At first blush, California’s cash-in promised straightforward results. “Through the end of March, state general fund revenue was about $1.3 billion ahead of projections,” Jason Sisney, California’s chief deputy legislative analyst, told the San Francisco Chronicle. “April revenue is likely to add at least $1 billion more than projected.”

But thanks to the Golden State’s arcane fiscal requirements, revenue was set to be apportioned in counterintuitive ways:

“Under the state’s budget formulas, ‘virtually all or more than all of the additional revenue, relative to projections, may be required to go to schools and other statutory and budgetary commitments, such as the state’s rainy-day fund and debt payments,’ Sisney said. As a result, ‘The amount of extra state money available for other purposes could be little or nothing, and in some scenarios, reducing non-school spending on programs could be required.’”

Tax watchers, the Chronicle noted, paid special attention to a surge in taxes amassed through payroll withholding. In a report cited by the Chronicle, Standard & Poor’s called the increase “a sign that California’s economy is firing on all cylinders.” But that interpretation did not extend to the Golden State’s self-employed economy, since entrepreneurial taxpayers don’t have their taxes withheld in advance by an employer.

New hikes foreseen

Despite the influx of revenue, legislators have not been satisfied with tax rates.

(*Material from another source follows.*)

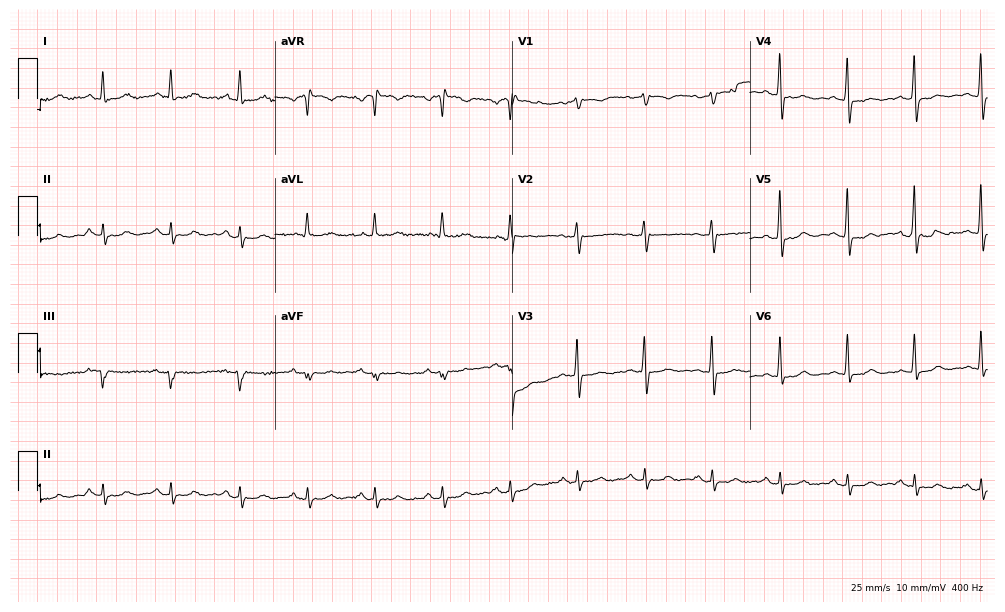
ECG (9.7-second recording at 400 Hz) — a female patient, 58 years old. Screened for six findings — first-degree AV block, right bundle branch block, left bundle branch block, sinus bradycardia, atrial fibrillation, sinus tachycardia — none is recorded. Other findings, if any, are not listed.

Assembly Bill 464, introduced by Assemblyman Kevin Mullin, D-South San Francisco, “would give local governments the power to add another 1 percent to the combined state-local sales tax rate with voter approval,” the Bee reported.

Senate Bill 16, meanwhile, introduced by state Sen. Jim Beall, D-San Jose, would hike several of California’s car-related taxes and fees. “The measure would increase the state gasoline tax by 10 cents per gallon, raise the state vehicle annual registration fee by $35, and levy a $100 per year surcharge on zero-emission vehicles that don’t use gasoline,” The Bond Buyer noted. “Beall’s plan also would phase in a 3.5 percent increase in state vehicle license fees over five years.”

On at least one issue where elected officials remain divided, the prospect of higher taxes has deepened. Although the push to legalize marijuana in California would presumably bring more tax revenue to Sacramento, Colorado’s uneven experience with the process has led to increasing reticence among Californians who don’t want to struggle with similar problems. As CalWatchdog noted previously, Coloradan legislators have divided over what to do with the excess tax revenue.

Up in smoke

marijuana-leafThe indirect tax consequences of legal marijuana could also mount. At a recent panel convened by the Northern Californian chapter of the ACLU, “Paul Gallegos, a former district attorney in the marijuana-growing heartland of Humboldt County, noted that a pot plant needs 6 gallons of water each day over its 150-day growing cycle,” according to ABC News. Amid California’s protracted drought, water rates and rationing penalties could be dramatically effected.

Finally, more comfortable on more familiar ground, some legislators have re-trained their attention on increasing taxes on tobacco products. State Sen. Richard Pan, D-San Francisco, “wants to raise California’s tobacco tax by $2 a pack, to bring in $1.5 billion a year for smoking prevention and smoking-related medical costs now borne by taxpayers through Medi-Cal, the state’s healthcare program for the poor,” the Los Angeles Times reported.